You call yourself a multi-disciplinary artist – what would be the difference to a multi-disciplinary scientist in your opinion?

Aoife Van Linden Tol: None perhaps? The way we describe ourselves or give ourselves titles is simply a way to help others place us within a particular context. It is useful for people in the art world to know that I work with many different materials and processes as opposed to being a painter or photographer. A multi-disciplinary scientist would perhaps imply a scientist whose works crosses a few different fields. However, in reality we are an amalgamation of all we have ever been or experienced and can wear as many caps as we like if we choose. I am and have been an artist, scientist, engineer, designer, writer, dancer, director, producer, performer, curator. What do you get when you mix these together? Well, that is itself an experiment that is still taking place.

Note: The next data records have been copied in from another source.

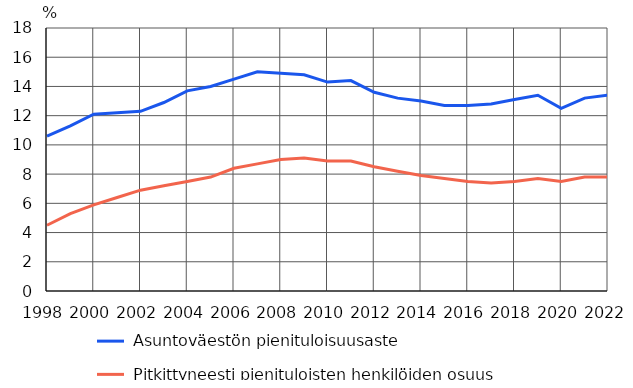
| Category |  Asuntoväestön pienituloisuusaste |  Pitkittyneesti pienituloisten henkilöiden osuus asuntoväestössä 1) |
|---|---|---|
| 1998 | 10.6 | 4.5 |
| 1999 | 11.3 | 5.3 |
| 2000 | 12.1 | 5.9 |
| 2001 | 12.2 | 6.4 |
| 2002 | 12.3 | 6.9 |
| 2003 | 12.9 | 7.2 |
| 2004 | 13.7 | 7.5 |
| 2005 | 14 | 7.8 |
| 2006 | 14.5 | 8.4 |
| 2007 | 15 | 8.7 |
| 2008 | 14.9 | 9 |
| 2009 | 14.8 | 9.1 |
| 2010 | 14.3 | 8.9 |
| 2011 | 14.4 | 8.9 |
| 2012 | 13.6 | 8.5 |
| 2013 | 13.2 | 8.2 |
| 2014 | 13 | 7.9 |
| 2015 | 12.7 | 7.7 |
| 2016 | 12.7 | 7.5 |
| 2017 | 12.8 | 7.4 |
| 2018 | 13.1 | 7.5 |
| 2019 | 13.4 | 7.7 |
| 2020 | 12.5 | 7.5 |
| 2021 | 13.2 | 7.8 |
| 2022 | 13.4 | 7.8 |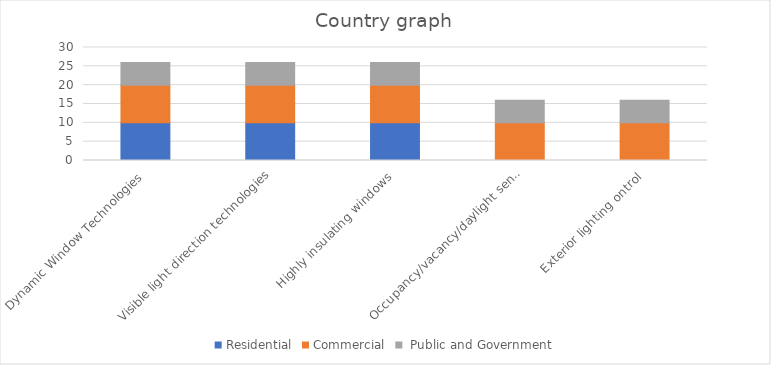
| Category | Residential | Commercial |  Public and Government |
|---|---|---|---|
| Dynamic Window Technologies | 10 | 10 | 6 |
| Visible light direction technologies | 10 | 10 | 6 |
| Highly insulating windows | 10 | 10 | 6 |
| Occupancy/vacancy/daylight sensors | 0 | 10 | 6 |
| Exterior lighting ontrol | 0 | 10 | 6 |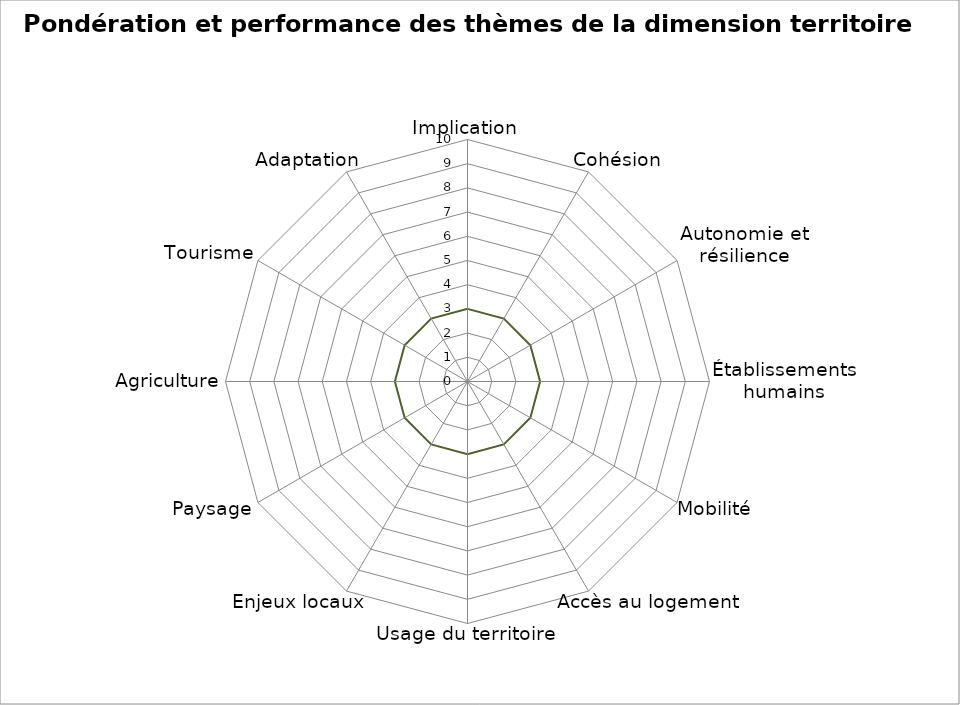
| Category | Performance | Pondération | Series 2 |
|---|---|---|---|
| Implication | 0 | 0 | 3 |
| Cohésion | 0 | 0 | 3 |
| Autonomie et résilience | 0 | 0 | 3 |
| Établissements humains | 0 | 0 | 3 |
| Mobilité | 0 | 0 | 3 |
| Accès au logement | 0 | 0 | 3 |
| Usage du territoire | 0 | 0 | 3 |
| Enjeux locaux | 0 | 0 | 3 |
| Paysage | 0 | 0 | 3 |
| Agriculture | 0 | 0 | 3 |
| Tourisme | 0 | 0 | 3 |
| Adaptation | 0 | 0 | 3 |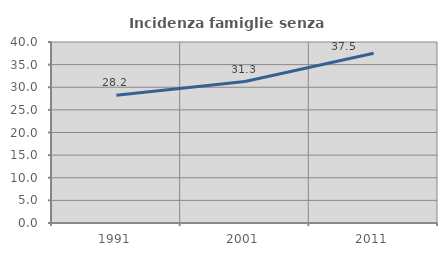
| Category | Incidenza famiglie senza nuclei |
|---|---|
| 1991.0 | 28.238 |
| 2001.0 | 31.264 |
| 2011.0 | 37.526 |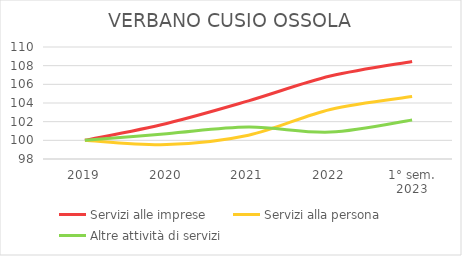
| Category | Servizi alle imprese | Servizi alla persona | Altre attività di servizi |
|---|---|---|---|
| 2019 | 100 | 100 | 100 |
| 2020 | 101.812 | 99.54 | 100.708 |
| 2021 | 104.227 | 100.551 | 101.416 |
| 2022 | 106.884 | 103.309 | 100.885 |
| 1° sem.
2023 | 108.454 | 104.688 | 102.183 |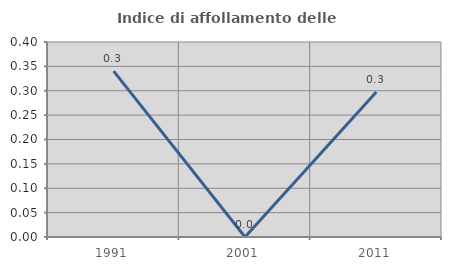
| Category | Indice di affollamento delle abitazioni  |
|---|---|
| 1991.0 | 0.34 |
| 2001.0 | 0 |
| 2011.0 | 0.298 |

Aoife van Linden TolBeginning in 2000 Aoife van Linden Tol’s work with explosives fused her interests in nature, cosmology, chemistry and physics. A multi-disciplinary artist, as well as blowing things up, her practice spans sculpture, installation, drawing, photography, film and performance. She creates abstract works which often examine concepts of time, density and matter as well as deep human emotions and motivations. With a timeless minimal aesthetic, an Eastern influenced sense of balance and an appreciation for natural forms, Aoife van Linden Tol’s works speak for themselves visually. The explosive medium can result in devastatingly ravaged and torn pieces, evoking strong emotional responses from audiences. Yet her versatility and skill with the medium allows her to make surprisingly small, delicate, and even humorous works. A joy of learning, a constantly questioning mind and a keen analytical nature feed Aoife’s scientific process of research, testing and making.Graduating from Central St Martins College of Art and Design in 2002, with a BA Hons in Art & Design, Aoife van Linden Tol has exhibited internationally including at the ICA, London, the San Francisco MOMA, USA and the NGBK Berlin. Aoife has recently worked with Imperial Collage, researching light spectra for a series in neon and was invited by Disney to design a limited edition model Star Wars BB-8 robot which was auctioned by Force for Change charity benefiting Great Ormond St Hospital.